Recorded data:
■ ■ ■ ■ ■ ■ ■

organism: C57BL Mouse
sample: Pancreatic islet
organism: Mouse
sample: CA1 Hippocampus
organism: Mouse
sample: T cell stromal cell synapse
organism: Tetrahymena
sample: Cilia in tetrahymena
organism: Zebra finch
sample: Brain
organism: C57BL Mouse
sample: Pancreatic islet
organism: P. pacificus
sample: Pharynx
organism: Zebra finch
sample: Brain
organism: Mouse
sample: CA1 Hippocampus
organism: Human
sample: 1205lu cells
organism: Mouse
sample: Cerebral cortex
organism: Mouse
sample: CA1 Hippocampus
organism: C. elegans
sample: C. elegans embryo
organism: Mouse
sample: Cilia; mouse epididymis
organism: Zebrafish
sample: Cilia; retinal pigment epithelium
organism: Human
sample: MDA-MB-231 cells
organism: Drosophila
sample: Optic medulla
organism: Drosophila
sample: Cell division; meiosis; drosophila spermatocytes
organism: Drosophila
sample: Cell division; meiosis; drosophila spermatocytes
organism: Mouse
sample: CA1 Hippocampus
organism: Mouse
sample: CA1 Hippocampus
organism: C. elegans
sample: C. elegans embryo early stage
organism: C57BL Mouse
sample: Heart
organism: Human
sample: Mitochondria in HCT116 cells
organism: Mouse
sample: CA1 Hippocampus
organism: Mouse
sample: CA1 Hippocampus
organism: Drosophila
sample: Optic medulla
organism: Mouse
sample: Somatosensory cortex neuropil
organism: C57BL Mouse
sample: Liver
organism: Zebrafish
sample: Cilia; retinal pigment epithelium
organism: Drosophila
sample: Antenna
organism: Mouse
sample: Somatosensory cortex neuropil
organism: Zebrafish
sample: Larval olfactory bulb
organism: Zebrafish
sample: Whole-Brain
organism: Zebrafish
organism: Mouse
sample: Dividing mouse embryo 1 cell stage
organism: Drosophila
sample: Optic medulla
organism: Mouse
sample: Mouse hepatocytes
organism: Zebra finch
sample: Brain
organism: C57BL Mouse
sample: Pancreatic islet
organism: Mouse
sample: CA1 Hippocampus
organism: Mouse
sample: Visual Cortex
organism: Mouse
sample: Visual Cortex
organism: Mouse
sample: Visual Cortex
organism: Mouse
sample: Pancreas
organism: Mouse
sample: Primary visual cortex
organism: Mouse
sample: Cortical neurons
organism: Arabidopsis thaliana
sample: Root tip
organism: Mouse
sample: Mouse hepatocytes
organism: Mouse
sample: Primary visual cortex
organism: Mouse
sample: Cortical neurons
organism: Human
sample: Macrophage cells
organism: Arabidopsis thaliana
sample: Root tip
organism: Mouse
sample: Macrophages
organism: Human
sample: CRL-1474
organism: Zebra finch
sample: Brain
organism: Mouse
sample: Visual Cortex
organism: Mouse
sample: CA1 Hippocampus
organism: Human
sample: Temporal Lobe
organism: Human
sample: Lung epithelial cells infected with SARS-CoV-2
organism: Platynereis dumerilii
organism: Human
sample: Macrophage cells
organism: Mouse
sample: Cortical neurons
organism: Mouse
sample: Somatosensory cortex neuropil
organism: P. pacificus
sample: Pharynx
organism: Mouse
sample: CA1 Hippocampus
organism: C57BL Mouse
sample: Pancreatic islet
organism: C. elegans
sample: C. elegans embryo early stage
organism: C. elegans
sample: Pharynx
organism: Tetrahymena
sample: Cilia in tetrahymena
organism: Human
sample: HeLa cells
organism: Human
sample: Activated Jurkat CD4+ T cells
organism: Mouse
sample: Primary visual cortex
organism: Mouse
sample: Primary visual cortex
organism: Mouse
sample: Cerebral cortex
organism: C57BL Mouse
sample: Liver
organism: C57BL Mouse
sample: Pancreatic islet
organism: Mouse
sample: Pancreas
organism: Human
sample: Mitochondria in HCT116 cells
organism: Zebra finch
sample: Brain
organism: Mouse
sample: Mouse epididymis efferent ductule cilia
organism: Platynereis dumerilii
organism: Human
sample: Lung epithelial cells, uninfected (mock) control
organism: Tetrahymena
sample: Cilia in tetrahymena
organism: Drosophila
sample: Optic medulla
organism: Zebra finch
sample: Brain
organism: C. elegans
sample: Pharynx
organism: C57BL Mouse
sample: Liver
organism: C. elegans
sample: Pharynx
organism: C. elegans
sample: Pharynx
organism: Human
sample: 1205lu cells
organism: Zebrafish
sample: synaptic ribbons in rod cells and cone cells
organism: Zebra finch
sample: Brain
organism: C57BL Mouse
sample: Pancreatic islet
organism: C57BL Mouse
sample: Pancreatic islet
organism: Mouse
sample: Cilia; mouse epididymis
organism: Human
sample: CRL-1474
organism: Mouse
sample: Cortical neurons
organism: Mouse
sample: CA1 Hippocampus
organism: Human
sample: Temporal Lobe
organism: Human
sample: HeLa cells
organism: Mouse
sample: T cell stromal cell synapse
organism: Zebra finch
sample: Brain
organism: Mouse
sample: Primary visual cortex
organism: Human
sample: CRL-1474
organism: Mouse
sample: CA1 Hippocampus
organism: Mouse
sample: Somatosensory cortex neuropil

■ ■ ■ ■ ■ ■ ■

To do – Print out every record again, exactly and in full.

The completed task –
organism: C57BL Mouse
sample: Pancreatic islet
organism: Mouse
sample: CA1 Hippocampus
organism: Mouse
sample: T cell stromal cell synapse
organism: Tetrahymena
sample: Cilia in tetrahymena
organism: Zebra finch
sample: Brain
organism: C57BL Mouse
sample: Pancreatic islet
organism: P. pacificus
sample: Pharynx
organism: Zebra finch
sample: Brain
organism: Mouse
sample: CA1 Hippocampus
organism: Human
sample: 1205lu cells
organism: Mouse
sample: Cerebral cortex
organism: Mouse
sample: CA1 Hippocampus
organism: C. elegans
sample: C. elegans embryo
organism: Mouse
sample: Cilia; mouse epididymis
organism: Zebrafish
sample: Cilia; retinal pigment epithelium
organism: Human
sample: MDA-MB-231 cells
organism: Drosophila
sample: Optic medulla
organism: Drosophila
sample: Cell division; meiosis; drosophila spermatocytes
organism: Drosophila
sample: Cell division; meiosis; drosophila spermatocytes
organism: Mouse
sample: CA1 Hippocampus
organism: Mouse
sample: CA1 Hippocampus
organism: C. elegans
sample: C. elegans embryo early stage
organism: C57BL Mouse
sample: Heart
organism: Human
sample: Mitochondria in HCT116 cells
organism: Mouse
sample: CA1 Hippocampus
organism: Mouse
sample: CA1 Hippocampus
organism: Drosophila
sample: Optic medulla
organism: Mouse
sample: Somatosensory cortex neuropil
organism: C57BL Mouse
sample: Liver
organism: Zebrafish
sample: Cilia; retinal pigment epithelium
organism: Drosophila
sample: Antenna
organism: Mouse
sample: Somatosensory cortex neuropil
organism: Zebrafish
sample: Larval olfactory bulb
organism: Zebrafish
sample: Whole-Brain
organism: Zebrafish
organism: Mouse
sample: Dividing mouse embryo 1 cell stage
organism: Drosophila
sample: Optic medulla
organism: Mouse
sample: Mouse hepatocytes
organism: Zebra finch
sample: Brain
organism: C57BL Mouse
sample: Pancreatic islet
organism: Mouse
sample: CA1 Hippocampus
organism: Mouse
sample: Visual Cortex
organism: Mouse
sample: Visual Cortex
organism: Mouse
sample: Visual Cortex
organism: Mouse
sample: Pancreas
organism: Mouse
sample: Primary visual cortex
organism: Mouse
sample: Cortical neurons
organism: Arabidopsis thaliana
sample: Root tip
organism: Mouse
sample: Mouse hepatocytes
organism: Mouse
sample: Primary visual cortex
organism: Mouse
sample: Cortical neurons
organism: Human
sample: Macrophage cells
organism: Arabidopsis thaliana
sample: Root tip
organism: Mouse
sample: Macrophages
organism: Human
sample: CRL-1474
organism: Zebra finch
sample: Brain
organism: Mouse
sample: Visual Cortex
organism: Mouse
sample: CA1 Hippocampus
organism: Human
sample: Temporal Lobe
organism: Human
sample: Lung epithelial cells infected with SARS-CoV-2
organism: Platynereis dumerilii
organism: Human
sample: Macrophage cells
organism: Mouse
sample: Cortical neurons
organism: Mouse
sample: Somatosensory cortex neuropil
organism: P. pacificus
sample: Pharynx
organism: Mouse
sample: CA1 Hippocampus
organism: C57BL Mouse
sample: Pancreatic islet
organism: C. elegans
sample: C. elegans embryo early stage
organism: C. elegans
sample: Pharynx
organism: Tetrahymena
sample: Cilia in tetrahymena
organism: Human
sample: HeLa cells
organism: Human
sample: Activated Jurkat CD4+ T cells
organism: Mouse
sample: Primary visual cortex
organism: Mouse
sample: Primary visual cortex
organism: Mouse
sample: Cerebral cortex
organism: C57BL Mouse
sample: Liver
organism: C57BL Mouse
sample: Pancreatic islet
organism: Mouse
sample: Pancreas
organism: Human
sample: Mitochondria in HCT116 cells
organism: Zebra finch
sample: Brain
organism: Mouse
sample: Mouse epididymis efferent ductule cilia
organism: Platynereis dumerilii
organism: Human
sample: Lung epithelial cells, uninfected (mock) control
organism: Tetrahymena
sample: Cilia in tetrahymena
organism: Drosophila
sample: Optic medulla
organism: Zebra finch
sample: Brain
organism: C. elegans
sample: Pharynx
organism: C57BL Mouse
sample: Liver
organism: C. elegans
sample: Pharynx
organism: C. elegans
sample: Pharynx
organism: Human
sample: 1205lu cells
organism: Zebrafish
sample: synaptic ribbons in rod cells and cone cells
organism: Zebra finch
sample: Brain
organism: C57BL Mouse
sample: Pancreatic islet
organism: C57BL Mouse
sample: Pancreatic islet
organism: Mouse
sample: Cilia; mouse epididymis
organism: Human
sample: CRL-1474
organism: Mouse
sample: Cortical neurons
organism: Mouse
sample: CA1 Hippocampus
organism: Human
sample: Temporal Lobe
organism: Human
sample: HeLa cells
organism: Mouse
sample: T cell stromal cell synapse
organism: Zebra finch
sample: Brain
organism: Mouse
sample: Primary visual cortex
organism: Human
sample: CRL-1474
organism: Mouse
sample: CA1 Hippocampus
organism: Mouse
sample: Somatosensory cortex neuropil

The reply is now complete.